Hayground Launches $100M Student Loan Fund
FINalternatives reported that a New York-based hedge fund, Hayground Cove Capital Partners, will launch a student loan fund at the end of June 2009.
FINalternatives writes:
The Hayground Cove Student Partners Fund will acquire loans that have a backstop guarantee, or insurance, from the U.S. Department of Education, according to fund documents. DOE guarantees have carve-outs for fraudulent origination or servicing defects.
According to the firm, the Federal Family Education Loan Program has exceeded $700 billion in loan origination since inception in 1965, with more than $500 billion since 1990, and there are currently over $300 billion of loans outstanding.
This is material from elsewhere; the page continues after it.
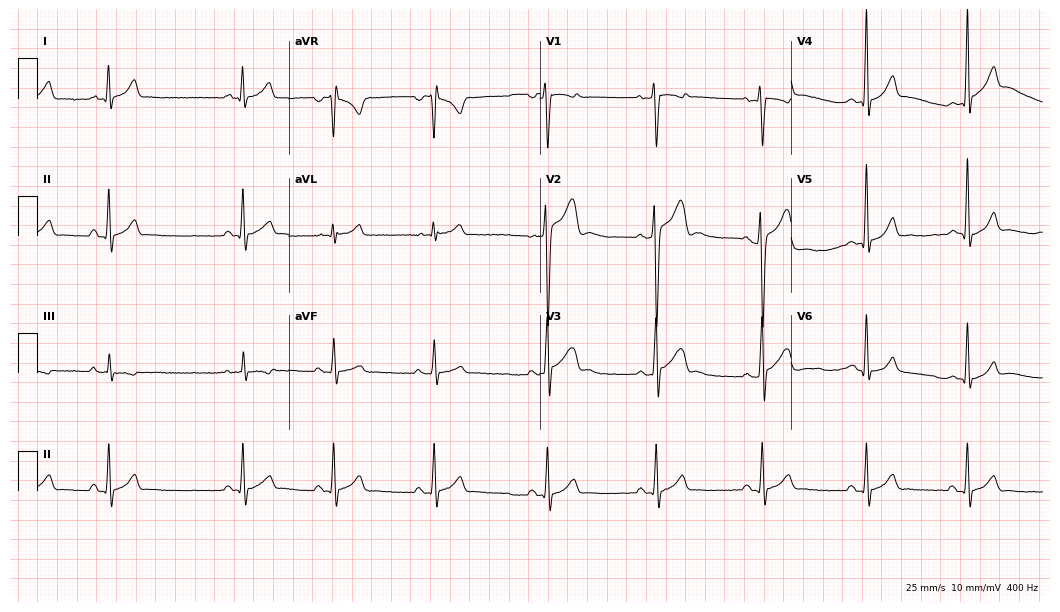
12-lead ECG from a male, 22 years old. Screened for six findings — first-degree AV block, right bundle branch block, left bundle branch block, sinus bradycardia, atrial fibrillation, sinus tachycardia — none is recorded.

The loans’ principal and interest are guaranteed by the U.S. government in event of default. The fund is looking to return approximately two-thirds of committed capital to investors within 12 to 14 months of their initial investments.
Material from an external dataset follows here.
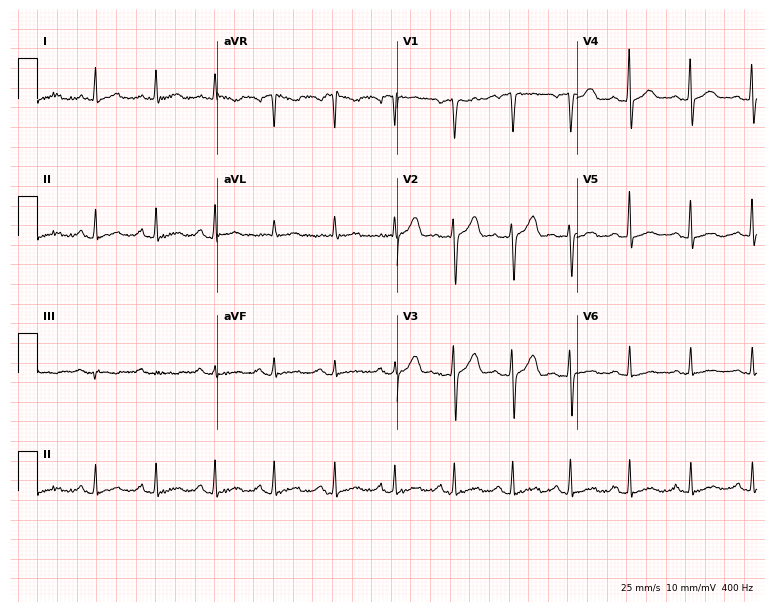
ECG — a male, 45 years old. Screened for six findings — first-degree AV block, right bundle branch block, left bundle branch block, sinus bradycardia, atrial fibrillation, sinus tachycardia — none is recorded.

The fund will charge a typical 1% management fee and a 20% incentive fee. Jason Ader, Daniel Silvers and Daniel Pianko head the fund and will invest 10% of their own capital. Hedge Fund Alert lists the fund at $100 million with contact information of Jason Ader, HCSP Manager, (212) 445-7800.
Total Alternatives said that most of the underlying loans will be at a floating rate with floors to protect against deflation but no caps. Suzy Kenly writes in an article from Total Alternatives that the loans will be acquired with a base gross IRR target of 14.5%. Hayground believes that markets are in a temporary deflationary cycle.
Ms. Kenly writes:
Ader, Silvers and Pianko will take an active role in managing the accounts to ensure that the loans stay current, and will also keep up a dialogue with the borrower and the borrower's family. Returns will also be driven by anticipated "improved liquidity in the student loan secondary market and the potential for applying modest leverage to the portfolio if the credit market stabilize," the presentation said.
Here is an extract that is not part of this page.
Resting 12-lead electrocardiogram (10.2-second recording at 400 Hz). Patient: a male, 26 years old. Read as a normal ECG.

Hayground manages a long/short equity strategy, a leveraged fund, a market-neutral strategy, and also has sponsored a number of special-purpose acquisition companies. Mr. Adler founded the firm in 2003 and the group manages over $3 billion according to Total Alternatives.
On a separate note, Newsday reported that New York risks a serious rise in student loan defaults in the current economic downturn according to a report released today by New York State Comptroller Thomas P. DiNapoli. The report found that the average cost of a college degree has increased by more than 30 percent over the past five years, more than double the rate of inflation during the same period, forcing more reliance on borrowing to finance education expenses than ever before.
According to Newsday, the study concluded that:
Private loans have expanded nationally by more than 600 percent over the last decade. As of 2007, nearly two-thirds of college students graduating in New York state were in debt. The national student loan default rate rose to nearly 7 percent last year, up from a recent average of 5 percent; and Sallie Mae, which controls almost 45 percent of the loan market, reported that its default rate rose to 10.2 percent in the same period.